EST-CE BIEN RAISONNABLE?

L’Ivoirienne Joana Choumali figure parmi les dix-huit photographes du monde entier à avoir été sélectionnés cette année pour être les lauréats du Magnum Emergency Fund 2016. Ce prix prestigieux a pour but de soutenir des photographes indépendants qui mènent des travaux personnels originaux sur des questions de société. La série de photos pour laquelle la jeune femme a été primée correspond parfaitement aux critères du prix: intitulé «Sissi Barra» (Travail de fumée), son travail porte sur les femmes qui fabriquent du charbon de bois dans la ville de San Pedro, située à 350 km au sud-ouest d’Abidjan en Côte d’Ivoire.

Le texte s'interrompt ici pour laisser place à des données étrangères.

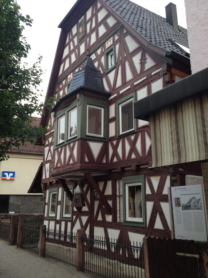 Alfeldsches Haus in Mosbach-Neckarelz
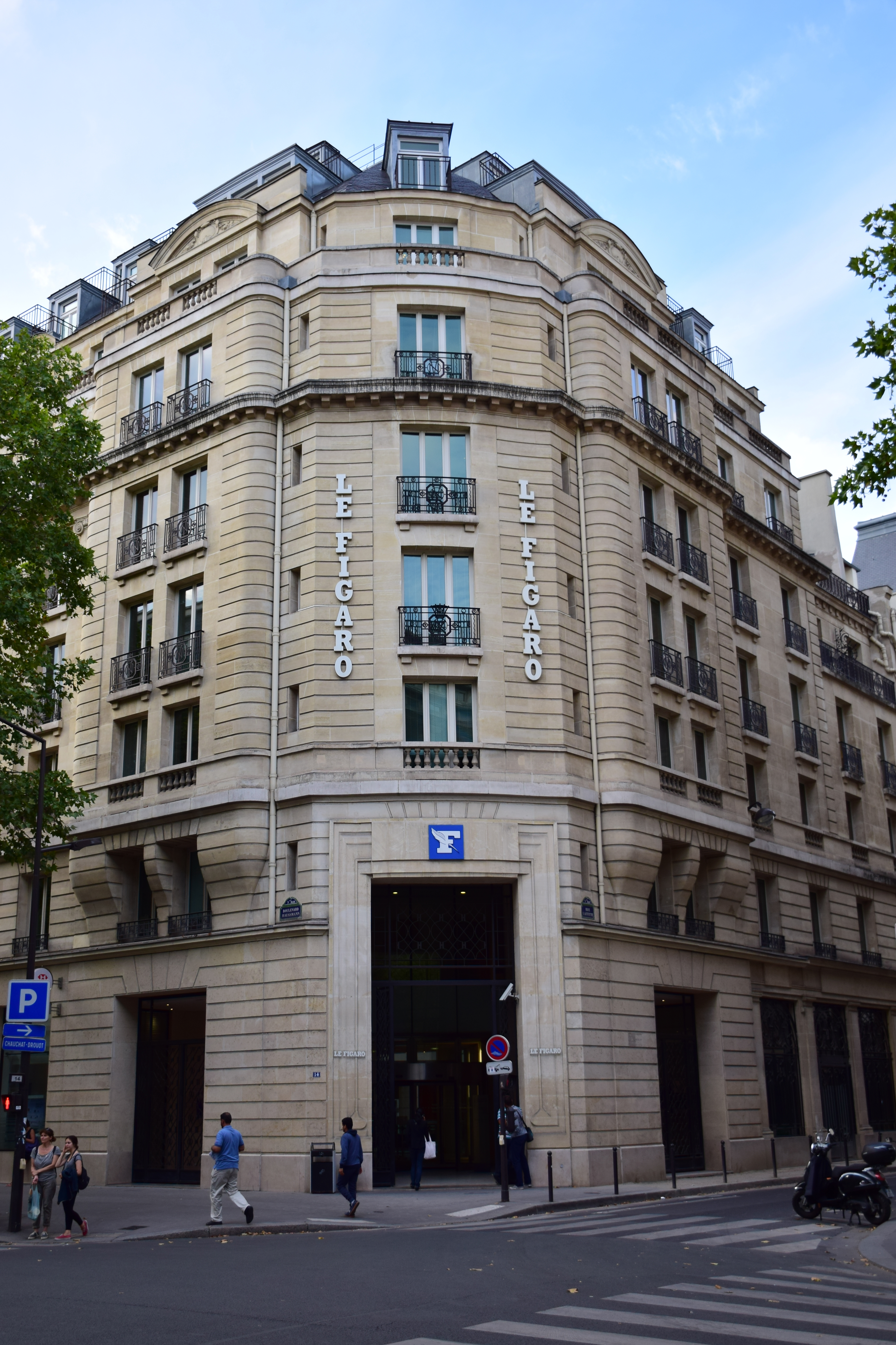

Dans un premier temps, ces femmes s’étaient pourtant montrées méfiantes, car, disaient-elles, «plusieurs hommes photographes étaient déjà venus pour (les) photographier avant de disparaître», sans que cela ne leur apporte rien. Joana Choumali leur a alors expliqué que sa démarche était autre, qu’elle était une femme comme elles, habitait à Abidjan, et qu’il était important de montrer leur réalité. Elle finira par passer à cinq reprises une vingtaine de jours avec Habiba, Awa, Angé, Maï. Des femmes courageuses, aux destins parfois tragiques, qu’elle raconte avec les photos magnifiques qui lui ont valu le prix Magnum. «Dans ces femmes qui s’échinent à fabriquer du charbon de bois dans des conditions dantesques, j’ai vu des femmes comme moi, des compatriotes, qui essaient de se faire une place dans ce monde. Je ne savais même pas ce que j’allais faire de ces photos. Ce prix veut dire que mon travail a du sens», explique la photographe avec émotion.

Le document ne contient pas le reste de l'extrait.